Ms. Bernhard did go on the CBS Late Show once. How was it? “Abrupt, brief, completely unspontaneous on his end,” she said. “There was nowhere to go with it.”
Kind of like this item! Not surprisingly, Ms. Bernhard’s not a big fan of the current Letterman vehicle. “I don’t think the show has the impact it had then, the freshness,” she said. “There’s a lot of fear and ego and limitations that these shows have.”

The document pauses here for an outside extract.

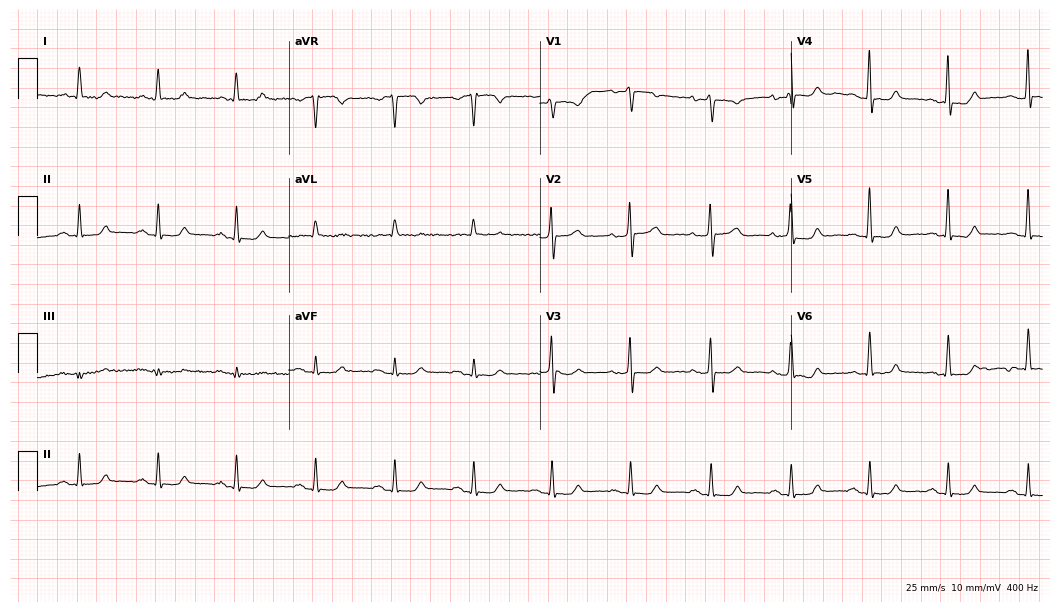
12-lead ECG from a female patient, 75 years old (10.2-second recording at 400 Hz). Recorded interpretation: within normal limits.

Perhaps. At the very least, there’s no doubt that Mr. Letterman’s cuddle sessions with current couch flames like Julia Roberts pale to Ms. Bernhard singing a spastic, impromptu version of Maxine Nightingale’s “Right Back Where We Started From,” as she memorably did at 12:30 a.m. on an NBC show. A rep for Mr. Letterman had no comment.
Tonight on A&E, Biography profiles a country singer of the audience’s choice. Three words, people: Billy. Ray. Cyrus. [A&E, 16, 8 p.m.]
Sunday, Sept. 9
Maybe you were passed out in your Shoshanna bikini somewhere in South-ampton and missed this doozy from Reuters: In an effort to put the brakes on his country’s one-billion-plus population, India’s health minister, C.P. Thakur, is recommending that his fellow citizens stop schtupping and watch more television instead (in some countries, this practice is better known as “marriage”). “Entertainment is an important component of the population policy,” The Times of India quoted Mr. Thakur as saying. “We want people to watch television.” Such a plan would never work in the randy U.S., however, as each Sunday night, more than 1,000 babies are conceived by couples frolicking to the blue glow of The George Michael Sports Machine . [WNBC, 4, 11:35 p.m.]
Monday, Sept. 10
Perpetually aggrieved local-TV newsies were snickering at their iMacs last week when the chippy Web site fuckedtelevision.com debuted an animated clip featuring embattled WCBS News director Joel Cheatwood squaring off in a fight against former WNBC News director Paula Madison. Entitled “TV Executive Death Match,” the video features a stick-figure Ms. Madison–now at KNBC in L.A.–tussling with a stick-figure Mr. Cheatwood, before both of them are run over by an NBC satellite truck. According to fuckedtelevision’s own pronouncement, the video has already recorded a staggering 55,000 hits. (That’s a lot of bored associate producers!)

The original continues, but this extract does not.